Черты, увиденные Макушинским у Юрсенар, мы, как и следовало ожидать, находим в его собственном романе. Слияние «личной истории» с «историей как таковой», например. Судьба протагониста неотличима от реальной биографии автора, на сайте которого находим упоминавшиеся в романе произведения: очерк «В психушке», роман «Макс» и так далее [14] . Макушинский-автор живет и работает там же, где Макушинский-герой, и даже канва карьеры второго описана в статьях, беседах и интервью первого.
С другой стороны, знакомство и сближение Двигубского с протагонистом окружены множеством памятных деталей (тщетный поиск приличных сигарет, самиздат, прожигающий сумку, статусная ценность импортного тряпья и так далее). Эта историческая точность в рассказе о недавнем времени порождает ощущение достоверности, особенно ценной для романа, охватывающего давние, удаленные времена. Созданию той же достоверности служат многочисленные цитаты из мемуаров, дневников или летописей. Меняется сам горизонт повествования, обогащенный множеством взглядов, речей, способов переживания и изложения. Сочетание документального, дневникового и вымышленного превращает роман в панораму, постоянно меняющую уровень и стиль обзора.

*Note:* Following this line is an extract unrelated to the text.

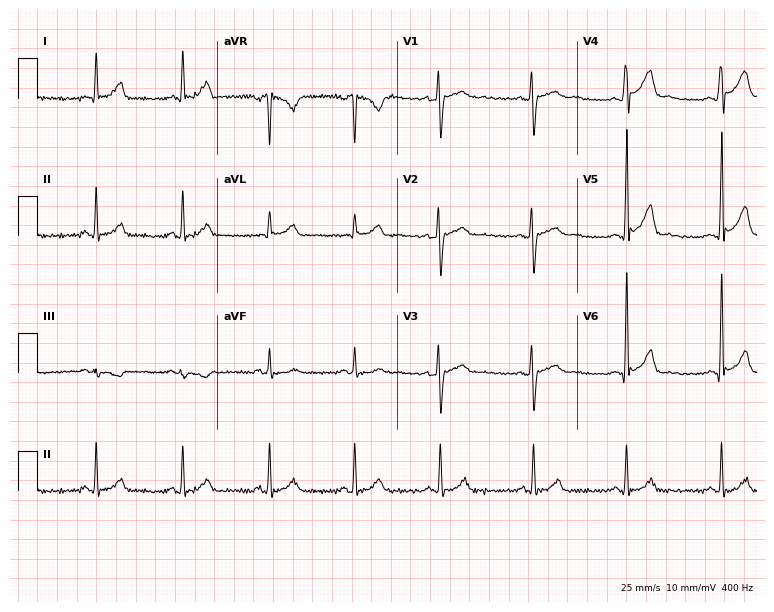
12-lead ECG (7.3-second recording at 400 Hz) from a man, 42 years old. Labelled as a normal ECG.
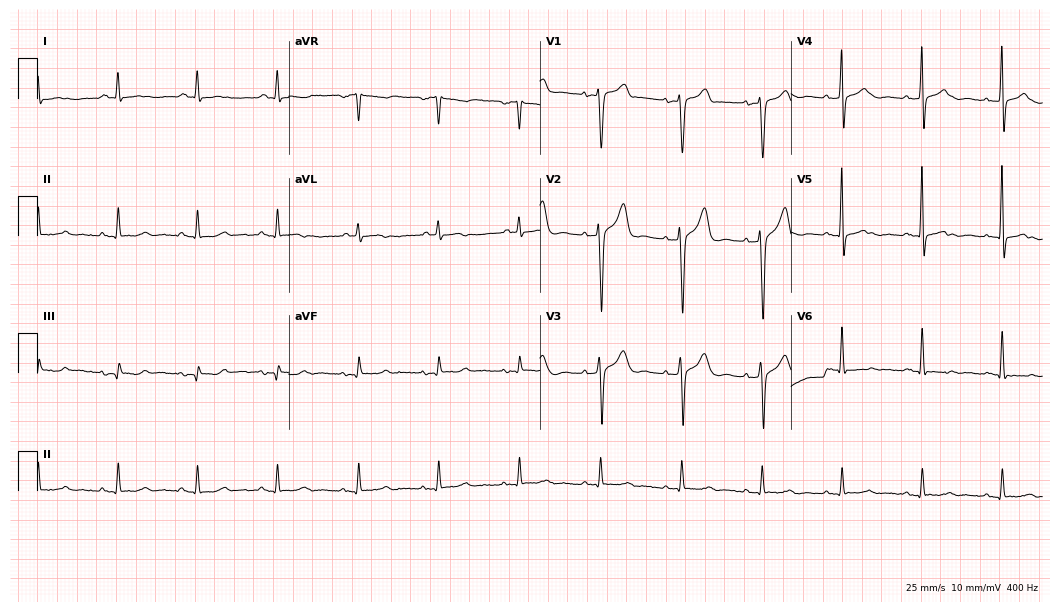
Electrocardiogram, a male, 80 years old. Overall reading on record: normal ECG.

Частота исторических эпизодов, как правило связанных с периферийными и малоизвестными фигурами и перипетиями, придает тексту особую, редкую трехмерность. Читатель не знает, где и когда сюжет нырнет из настоящего в прошлое, и частота этих переходов гарантирует второе и третье дно повествованию, всегда находящемуся на оси большого времени, где все связано, важно и даже родственно.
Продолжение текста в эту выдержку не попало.